Generate statistical scenarios

Task

Create a set of scenarios based on a statistical model.

Preparation

You need:

  • a vector of expected returns for the assets
  • a variance matrix for the assets
  • the pprobeSup package

The pprobeSup package needs to be loaded into your R session:

require(pprobeSup)

If pprobeSup is not installed on your machine, then you can get it with:

install.packages("pprobeSup", 
   repos="https://www.portfolioprobe.com/R")

or alternatively with:

install.packages("pprobeSup", 
   repos="https://www.portfolioprobe.com/R", 
   type="source")

Doing the example

You need to have the pprobeData package loaded into your R session:

require(pprobeData)

This package may be installed from the same repository.

Doing it

Here we take pretty much the simplest (and not especially useful) model — multivariate normal distribution of log returns.

Preparation

The multivariate normal requires a vector of mean values.  We’ll just use zero for all the means in this example.

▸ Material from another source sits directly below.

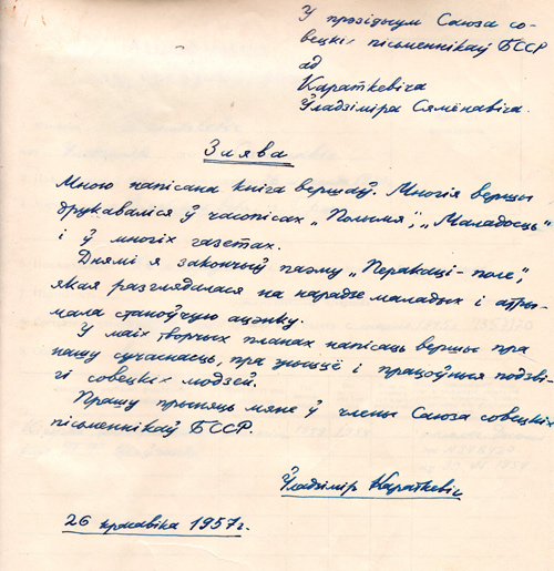 Заява Уладзіміра Караткевіча на ўступленне ў саюз пісьменнікаў БССР

It also requires a variance matrix.  When there are a lot more time points than assets, then the sample variance matrix is not terrible.  That is what is used here:

varMat50 <- var(xassetLogReturns[1:300, 1:50])

Generating the scenarios

We create 100 scenarios of daily price changes on the first 50 assets in the price matrix for 20 days:

normScen <- pp.normalScenarios(xassetPrices[
   nrow(xassetPrices),1:50], expected.return=rep(0,50), 
   variance=varMat50, ntimes=20, nscenarios=100)

The result is a three-dimensional array that is 20 (times) by 50 (assets) by 100 (scenarios):

> dim(normScen)
[1]  20  50 100

Explanation

The first argument is the vector of prices to use.  The first row of each scenario will have these prices.

The mvrnorm function from the MASS package is used to create the random numbers which are then transformed into prices.

Further details

More realistic distributions can — and probably should — be simulated.